Vol.13 新・農業人フェアからわかる新規就農希望者の傾向

この記事はに専門家 によって監修されました。

執筆者: ドリームゲート事務局
2回に渡ってお届けしてきた"新・農業人フェア"。今回人気のあった窓口は、新規就農総合窓口でした。今回は、新規就農希望者の傾向について感じたことをお伝えします。

新規就農の総合的な窓口の一本化が必要

 今回のフェアにおいて、もっとも人気のあったのは、主催者側が用意したと思われる新規就農総合窓口だった。
総合窓口には、開場時から長蛇の列ができていた。その列に並んでいるのは、若い男女が中心。男女のカップルも以外に多かった。そこでその列に並んでいる数人に話を聞いてみると、自分の考えていることとやりたいことが、どの土地にふさわしいのか。現実的に考えれば、住居探しはどう進めるのかなど、具体的な質問が多かった。

 しかしながら全員が全員、現実的な一歩を踏み出すためのサポートを求めているのではないと感じたことも否めない。昨今のロハスや田舎暮らしブームのなか、ビジネスとしての新規就農ではなく、趣味としての農業を求めているという声もある。そのような趣旨の参加者も多数参加していたことを踏まえると、田舎暮らし用の専門ブースの必要性ではないだろうか。

 

新規就農とインターネットの関係

 新規就農を目指す人たちが最初にとる行動といえば、情報収集。その情報収集で多く使われているのがインターネットだと言われている。インターネット世界においては、検索エンジンなどを利用することによって、膨大な情報量のなかから情報を細分化することができるのが、その大きな魅力であると考えられているからだ。

そんなインターネット世界において、「就農」というキーワードの人気はどのようなものなのだろうか。以下は、yahoo!・ google・LiveSearchという日本でよく使われる検索エンジンにおいて、特定の月間で検索された検索ワードと検索数を調べた結果だ。(提供:SEMリサーチ/調査月2007年4月)

検索キーワード 月間検索件数
(予測値)
就農 2,658
新規就農 2,596
就農支援 678
新規就農相談センター 466
認定就農者 380
新規就農者 368
新規就農 田舎暮らし 292
就農支援 資金 252
定年 就農 134
農業新規 研修 100
就農支援 制度 90

 

[参考]

 

農業 求人 3,462
農業 研修 2,122
農業 経営 1,750
田舎暮らし 196,636
LOHAS 17,982
ロハス 98,474

 

 これらの情報を分析してみると、新規就農の「相談」は約550ポイント、新規就農の「支援」が約1500ポイント、そのうち「資金」に関してが約500ポイントとなる。

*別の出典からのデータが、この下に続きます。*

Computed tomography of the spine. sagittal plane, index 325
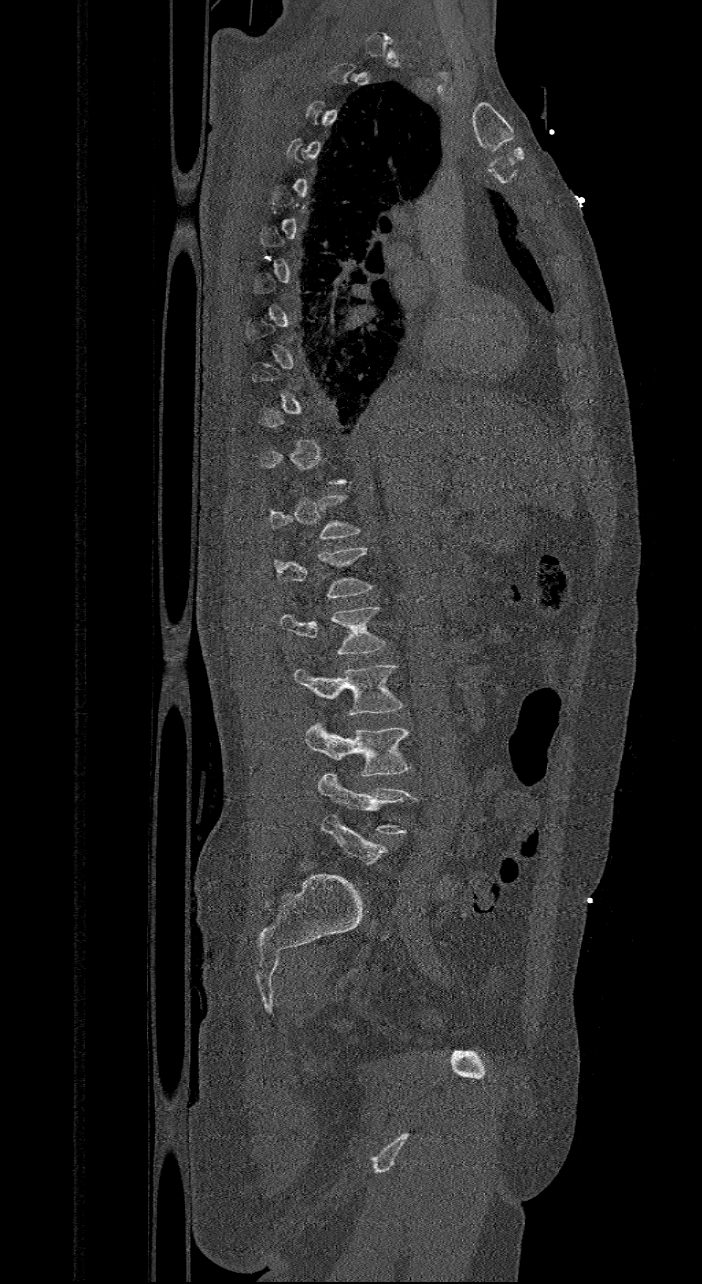
Boxes are (x1, y1, x2, y2) in pixels.
A vertebra is boxed only from the first to the last slice where its cross-section is at least a third of its largest; slices outside that range leave it without a box.
These labels give the spine a sixth lumbar vertebra, L6, below L5.
Vertebra bounding boxes:
- L1: (275, 547, 372, 597)
- L2: (280, 605, 385, 653)
- L3: (293, 664, 402, 715)
- L4: (304, 723, 410, 775)
- L5: (318, 773, 418, 833)
- L6: (321, 816, 387, 865)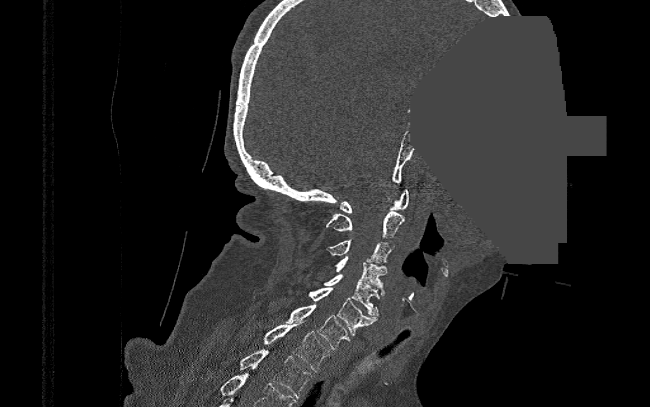 CT, spine; 390 mm across the image; sagittal view; Bone window (WL 400, WW 1800); an area of the scan was removed and filled with constant pixels
Each box given as x1,y1,x2,y2. The labeled vertebrae in this slice are: C1 at x1=339, y1=189, x2=409, y2=213, C2 at x1=326, y1=211, x2=404, y2=238, C3 at x1=326, y1=239, x2=394, y2=263, C4 at x1=335, y1=256, x2=386, y2=294, C5 at x1=324, y1=274, x2=379, y2=315, C6 at x1=309, y1=287, x2=377, y2=335, C7 at x1=286, y1=303, x2=349, y2=350, T1 at x1=263, y1=321, x2=329, y2=371, T2 at x1=240, y1=349, x2=311, y2=398.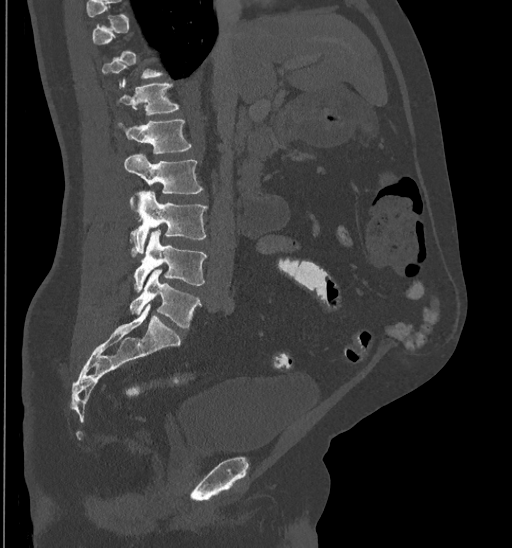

なお上記のポイントは、月間で「就農」というキーワードを検索する全検索数を15,000ポイントに設定した場合のポイントである。あくまでも参考までの数値として捉えていただきたい。

 

 

新規就農フェアに期待したいこと

インターネットという限られた世界で新規就農を考えてみると、いろいろと面白いことがわかる。

インターネットというと、若年層にしか普及していないように思われがちだが、それは断言できないこともわかる。「定年退職」や「団塊世代就農」など、検索者の年齢を特定させるようなキーワードも500ポイント以上を得ており、検索数も上位に食い込んでいる。団塊の世代が退職を迎える今後、ますます検索数は増えそうだ。

インターネットをマーケティングや広報の一環として捉えるならば、就農のための説明会やセミナーの名称もひねりを加えたい。例えば、○○県の新規就農セミナーであれば、「○○県新規就農と田舎暮らしセミナー」などの名称に変更することや、それらの就農情報だけではなく、物件情報や農地情報、研修情報も付け加えたい。この裏づけとして、「就農物件」や「就農 農地」など、すでに就農を心に決めている検索者が欲しい情報は、物件や農地に関する情報であることを意味しているのだ。

これらの総合的なセミナーの実現には、各都道府県などが"ヨコのツナガリ"を強化することが必要となるが、「移住者を増やしたい」と考えるならば、新規就農したい人の目線に立った企画が開催されることが願われるだろう。